Energy and Materials Division, Toyota Research Institute, Los Altos, USA.
Department of Chemical Engineering, Carnegie Mellon University, Pittsburgh, USA.
Sci Rep. 2022 Mar 18;12(1):4694. doi: 10.1038/s41598-022-08413-8.
Sequential learning for materials discovery is a paradigm where a computational agent solicits new data to simultaneously update a model in service of exploration (finding the largest number of materials that meet some criteria) or exploitation (finding materials with an ideal figure of merit). In real-world discovery campaigns, new data acquisition may be costly and an optimal strategy may involve using and acquiring data with different levels of fidelity, such as first-principles calculation to supplement an experiment. In this work, we introduce agents which can operate on multiple data fidelities, and benchmark their performance on an emulated discovery campaign to find materials with desired band gap values. The fidelities of data come from the results of DFT calculations as low fidelity and experimental results as high fidelity. We demonstrate performance gains of agents which incorporate multi-fidelity data in two contexts: either using a large body of low fidelity data as a prior knowledge base or acquiring low fidelity data in-tandem with experimental data. This advance provides a tool that enables materials scientists to test various acquisition and model hyperparameters to maximize the discovery rate of their own multi-fidelity sequential learning campaigns for materials discovery. This may also serve as a reference point for those who are interested in practical strategies that can be used when multiple data sources are available for active or sequential learning campaigns.

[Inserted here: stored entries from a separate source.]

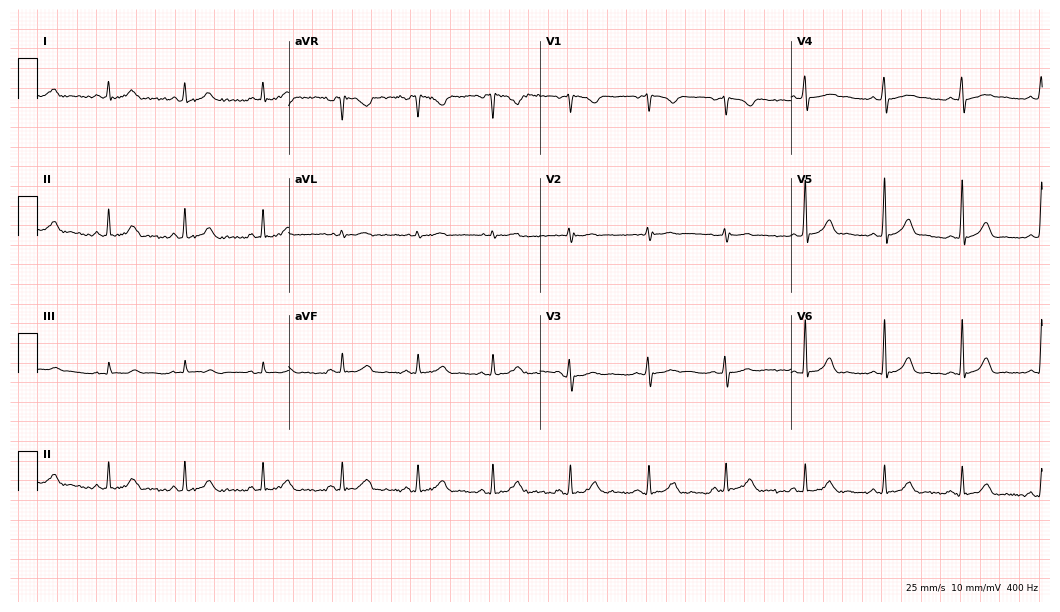
Resting 12-lead electrocardiogram. Patient: a 25-year-old female. Read as a normal ECG.
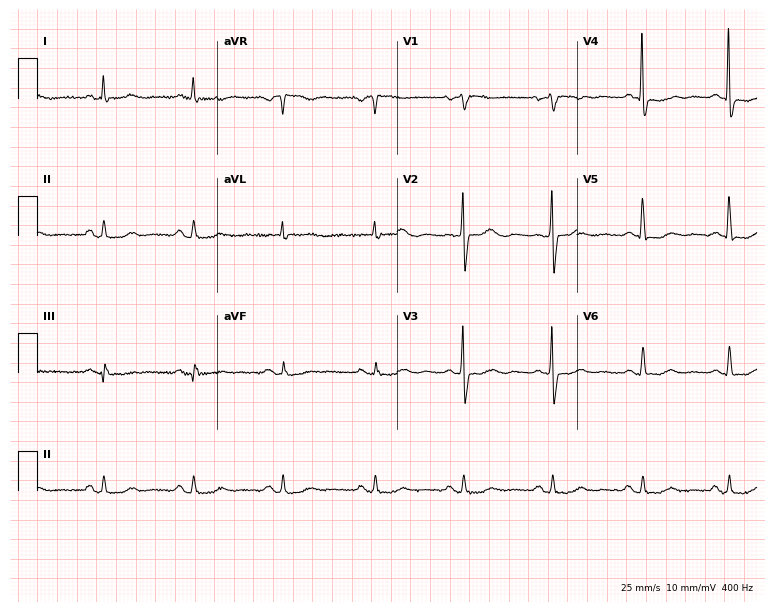
Standard 12-lead ECG recorded from a 74-year-old female patient (7.3-second recording at 400 Hz). None of these six findings is recorded: first-degree AV block, right bundle branch block, left bundle branch block, sinus bradycardia, atrial fibrillation, sinus tachycardia.
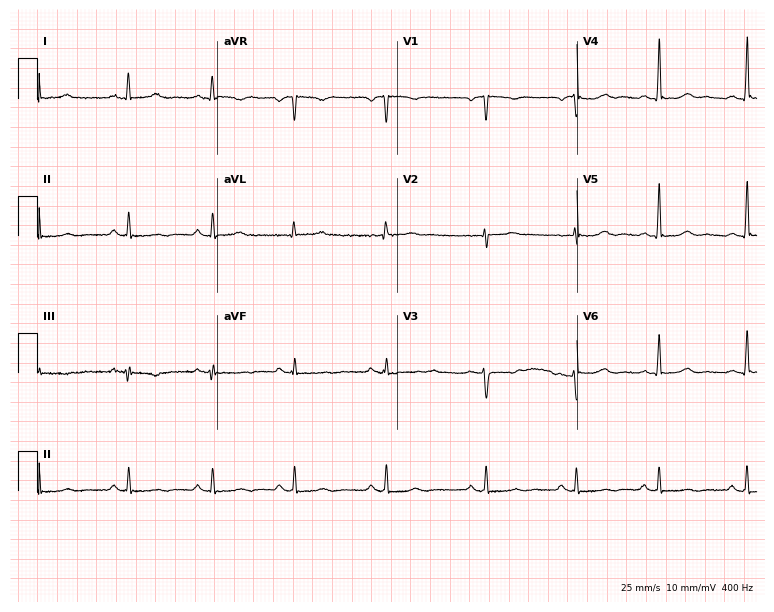
Resting 12-lead electrocardiogram. Patient: a female, 30 years old. None of these six findings is recorded: first-degree AV block, right bundle branch block, left bundle branch block, sinus bradycardia, atrial fibrillation, sinus tachycardia. Only these six findings were labelled.
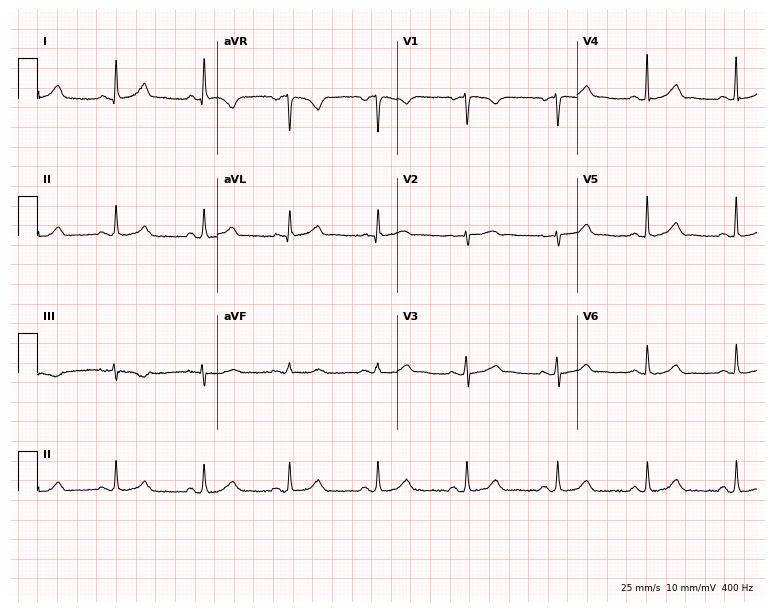
12-lead ECG from a female, 48 years old (7.3-second recording at 400 Hz). Recorded interpretation: within normal limits.
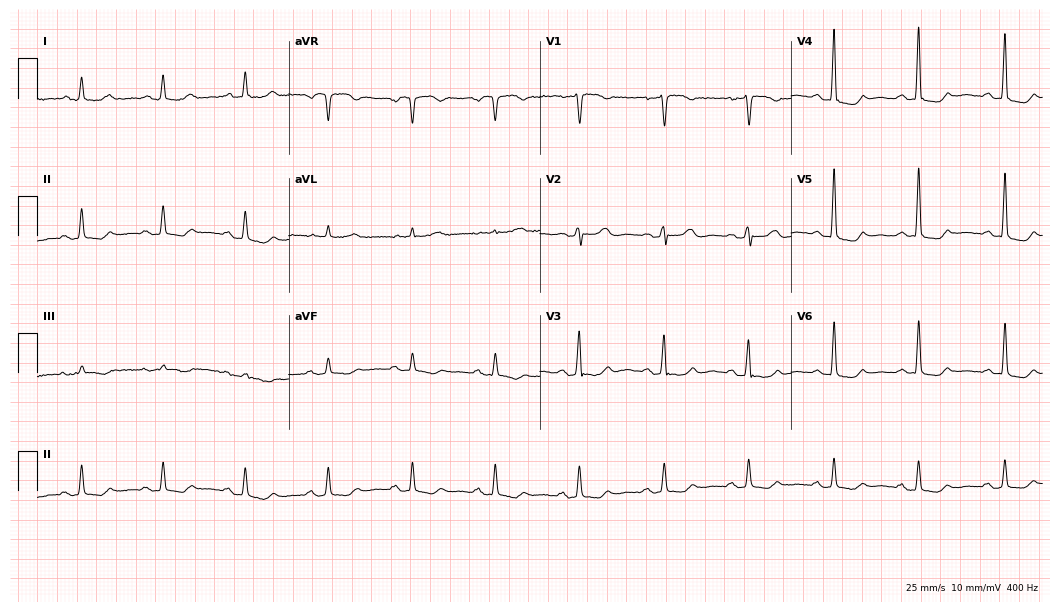
Standard 12-lead ECG recorded from a 64-year-old female patient (10.2-second recording at 400 Hz). None of these six findings is recorded: first-degree AV block, right bundle branch block, left bundle branch block, sinus bradycardia, atrial fibrillation, sinus tachycardia.
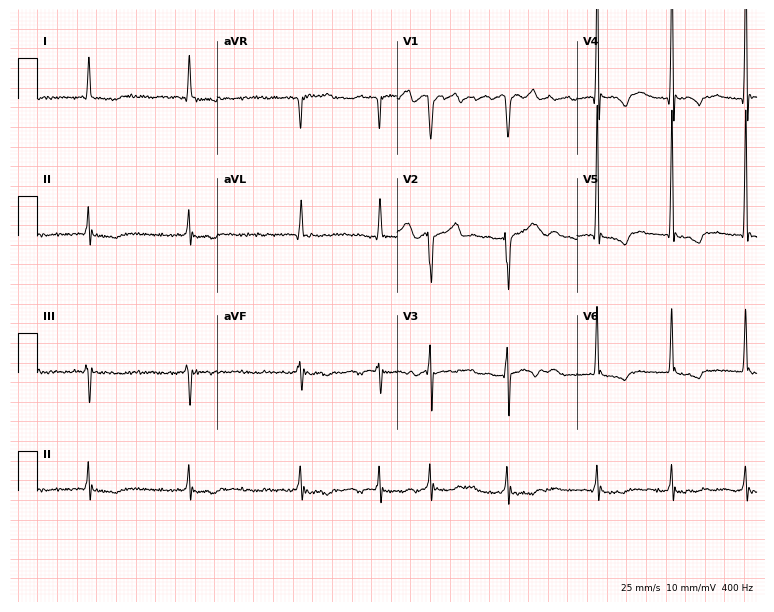
Electrocardiogram, a 74-year-old man. Interpretation includes atrial fibrillation (AF).

序贯学习在材料发现中的应用是一种范例,其中计算代理会请求新数据,以同时更新模型,以实现探索(找到满足某些标准的最大数量的材料)或利用(找到具有理想优值的材料)。在实际的发现活动中,新数据的获取可能很昂贵,并且最佳策略可能涉及使用和获取具有不同保真度的数据,例如第一性原理计算来补充实验。在这项工作中,我们引入了可以在多个数据保真度下运行的代理,并在模拟发现活动中对其进行基准测试,以找到具有所需带隙值的材料。数据的保真度来自 DFT 计算的结果(低保真度)和实验结果(高保真度)。我们在两个方面展示了整合多保真度数据的代理的性能提升:要么使用大量的低保真度数据作为先验知识库,要么在获取低保真度数据的同时获取实验数据。这一进展提供了一个工具,使材料科学家能够测试各种获取和模型超参数,以最大化他们自己的多保真度序贯学习活动的发现率。对于那些对多数据源可用于主动或序贯学习活动时可以使用的实际策略感兴趣的人来说,这也可能是一个参考点。